今さらながらCPTPP加盟推進を決めた韓国の事情 自動車など製造業で日本と競合、農業への打撃も心配
韓国政府は世界で2番目の規模となる自由貿易協定(FTA)であるCPTPP(環太平洋パートナーシップに関する包括的および先進的な協定)への加盟を推進すると明らかにした。加盟できれば、世界のGDP(国内総生産)の13%を占める巨大市場が開くことになる。
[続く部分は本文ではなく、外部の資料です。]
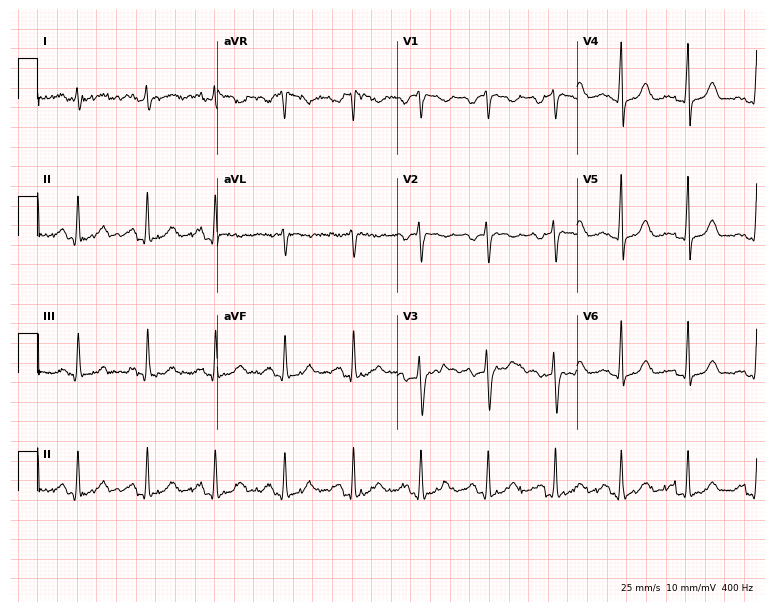
12-lead ECG from a 38-year-old female patient. No first-degree AV block, right bundle branch block (RBBB), left bundle branch block (LBBB), sinus bradycardia, atrial fibrillation (AF) or sinus tachycardia recorded for this tracing.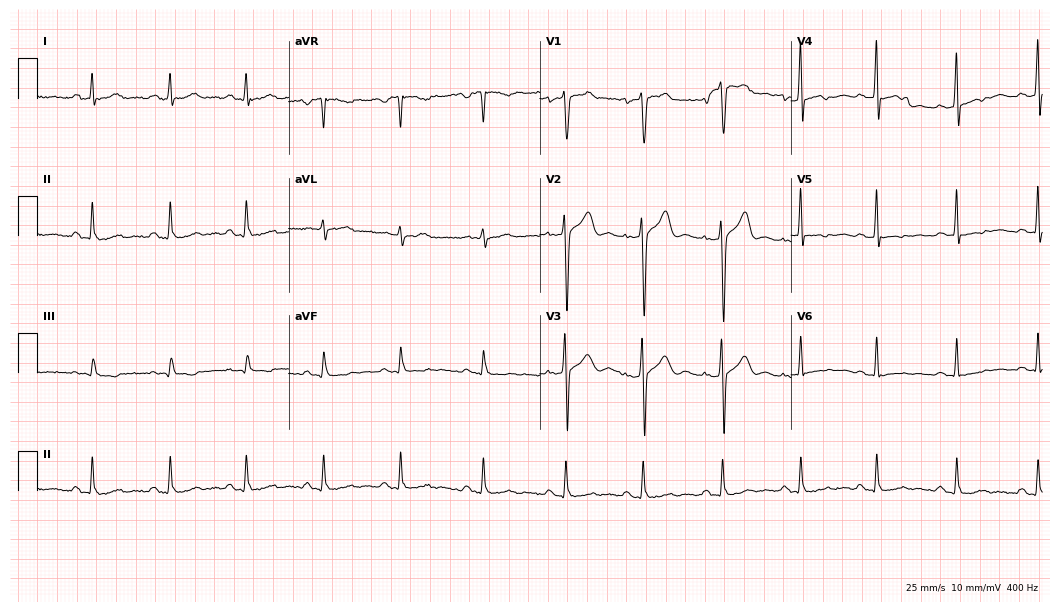
Electrocardiogram, a 45-year-old male. Of the six screened findings (first-degree AV block, right bundle branch block, left bundle branch block, sinus bradycardia, atrial fibrillation, sinus tachycardia), none is recorded. Findings outside these six are not listed.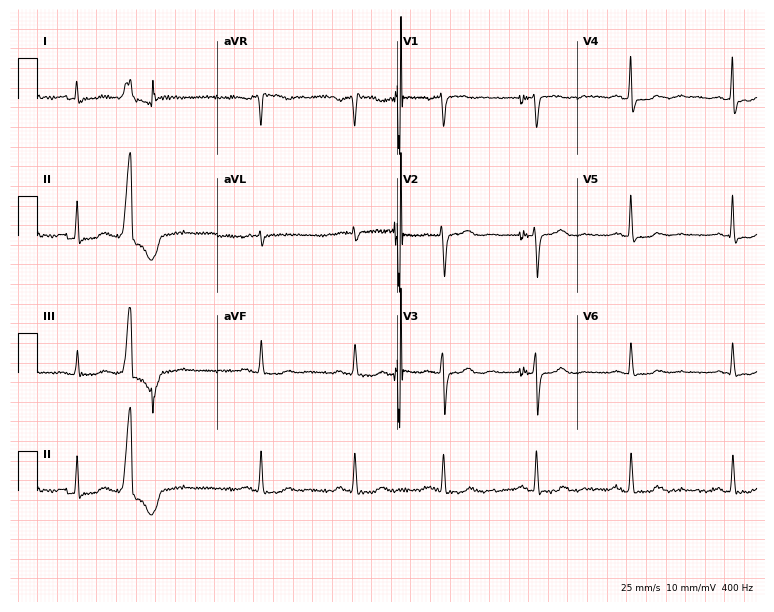
ECG — a 73-year-old man. Labelled as a normal ECG.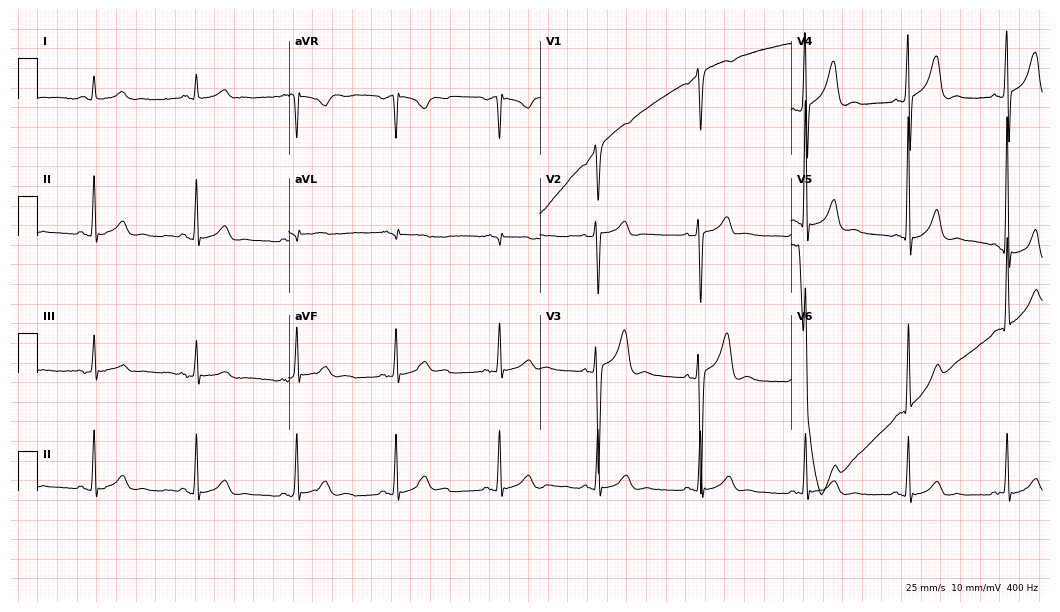
12-lead ECG from a male patient, 40 years old. Labelled as a normal ECG.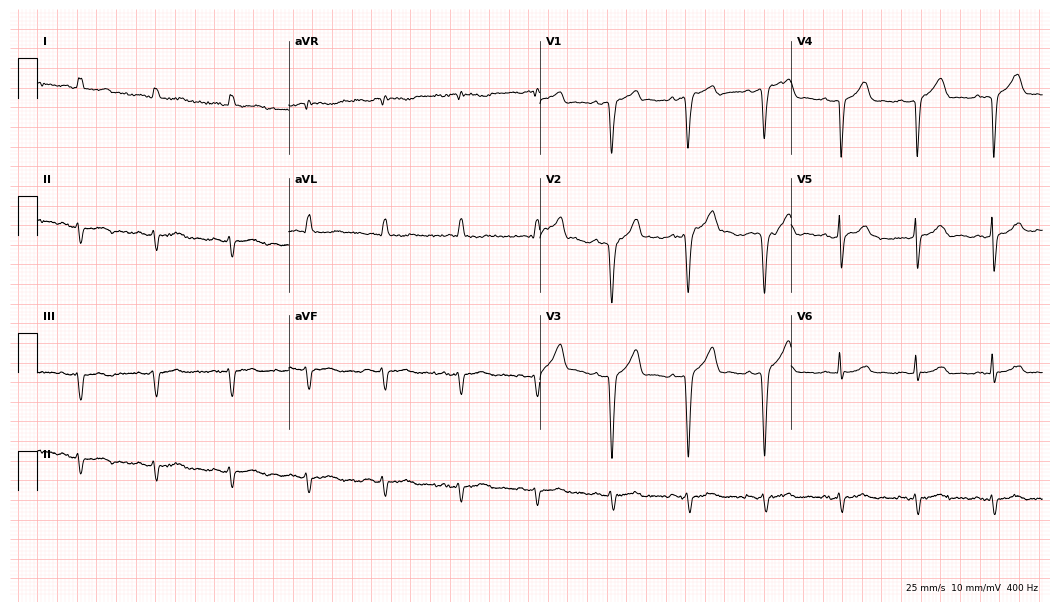
12-lead ECG from a male patient, 74 years old. No first-degree AV block, right bundle branch block, left bundle branch block, sinus bradycardia, atrial fibrillation or sinus tachycardia recorded for this tracing. Findings outside these six are not listed.

韓国の洪楠基(ホン・ナムギ)経済副首相兼企画財政相は2021年12月13日の会議で「アジア太平洋地域内の経済秩序が活発に変化しており、CPTPPの加盟をこれ以上、政府内のみで議論するのは難しい状況だ。CPTPP加盟を本格的に推進するため、多様な利害関係者との社会的議論を行うなど関連手続きを始める」と述べた。
農業団体は「加盟阻止」を予告
CPTPPは日本やオーストラリア、メキシコなど11カ国が2018年に発足させたFTAだ。2019年基準での貿易規模は2兆9000億ドルで、RCEP(東アジア地域包括的経済連携)に次ぐ2番目の規模を誇る。11カ国のGDPは11兆3000億ドルで世界の12.9%を占め、RCEPやUSMCA(アメリカ・メキシコ・カナダ協定)に次ぐ3番目の規模だ。
文在寅大統領は2020年12月に「CPTPP加盟を検討する」と初めて言及したが、その後の議論は下火だった。今回の発表で、CPTPP加盟で打撃が予想される農業団体は声明を出し、「阻止闘争に入る」と予告した。韓国総合農業団体協議会は「加盟となれば農産物の追加開放が避けられず、価格競争力が高い農産物が入ってくることで韓国の農業生産基盤が崩壊しうる」と反発している。
一方、韓国財界は「望ましい方向性を持つ政策決定」として加盟推進に好意的だが、交渉には慎重であるべきとの姿勢だ。韓国貿易協会は歓迎する立場であると同時に、業界からの意見を積極的に聞いて、具体的な交渉戦略を立案してほしいと強調する。